WHAT TO DO
Go to the line containing "sample: Cell division;" in the material below. From there to the end, retype every line exactly and drop the pictures.
** RECORDS SUPPLIED follows **
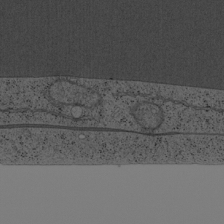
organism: African green monkey
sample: COS-7 cells
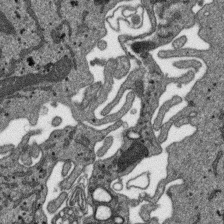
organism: Human
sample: Lung epithelial cells infected with SARS-CoV-2
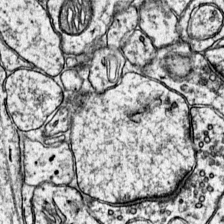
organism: Mouse
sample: Primary visual cortex
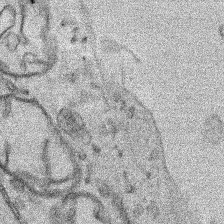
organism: Human
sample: Mitochondria in HCT116 cells
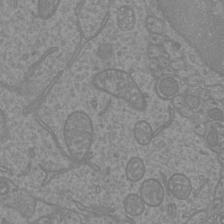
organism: Mouse
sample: Cortical neurons
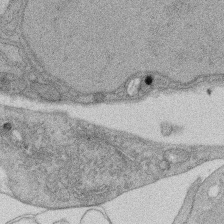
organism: Rat
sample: Salivary granule
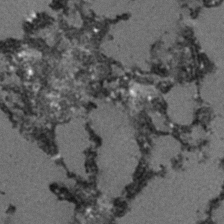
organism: C. elegans
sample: C. elegans embryo
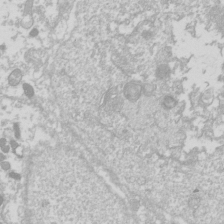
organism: Drosophila
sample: Cell division; meiosis; drosophila spermatocytes
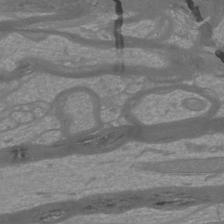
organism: Mouse
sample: Cortical neurons
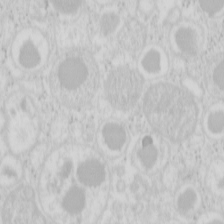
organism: Mouse
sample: Pancreas
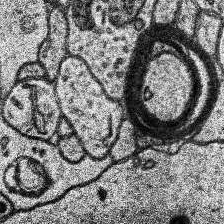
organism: Human
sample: Temporal Lobe
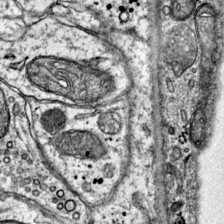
** End of RECORDS SUPPLIED **
SOLUTION TO THIS PROBLEM
sample: Cell division; meiosis; drosophila spermatocytes
organism: Mouse
sample: Cortical neurons
organism: Mouse
sample: Pancreas
organism: Human
sample: Temporal Lobe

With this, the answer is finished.